• **Records supplied**
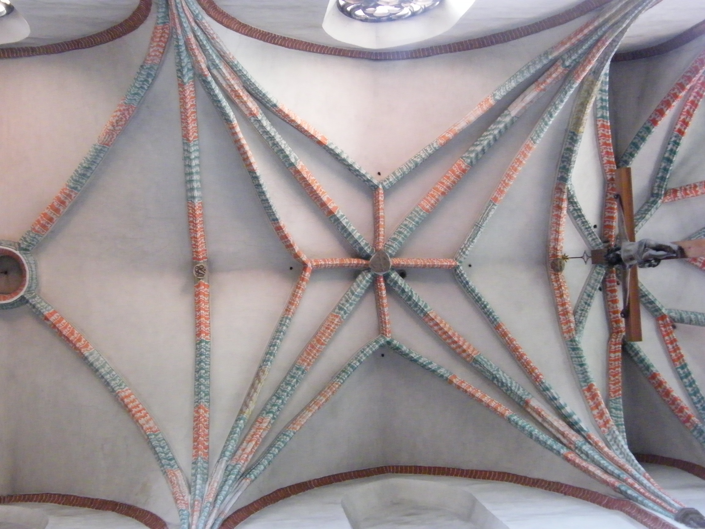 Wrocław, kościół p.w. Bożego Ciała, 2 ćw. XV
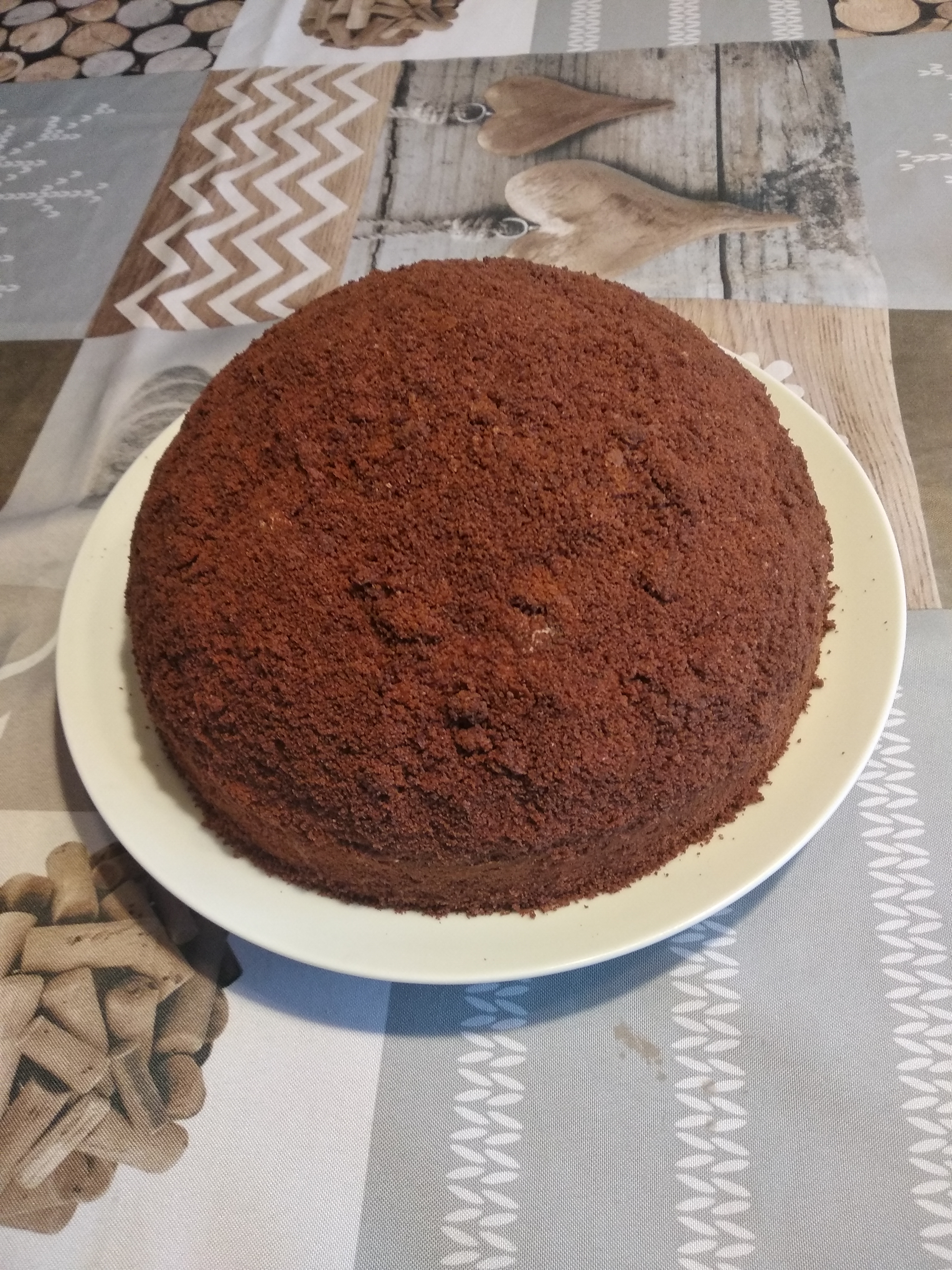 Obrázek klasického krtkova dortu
* * *
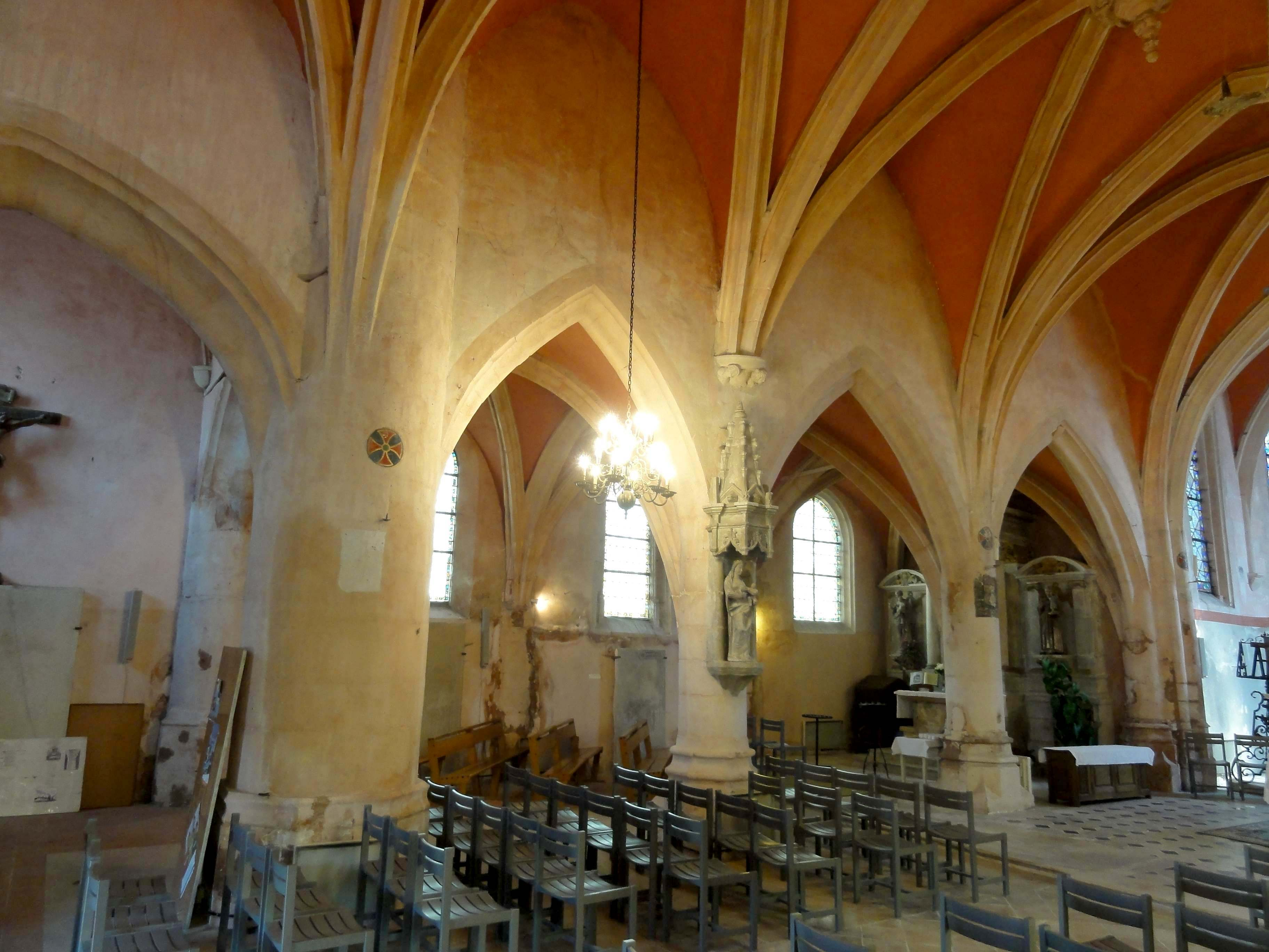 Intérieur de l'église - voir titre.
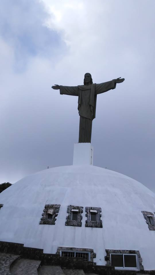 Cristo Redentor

• **What to work on**
Within the data above, repeat exactly the lines from the one bearing "Wrocław, kościół p.w. Bożego Ciała, 2 ćw. XV" through the one bearing "Obrázek klasického krtkova dortu". Include no pictures and nothing else.

• **Expected answer**
 Wrocław, kościół p.w. Bożego Ciała, 2 ćw. XV
 Obrázek klasického krtkova dortu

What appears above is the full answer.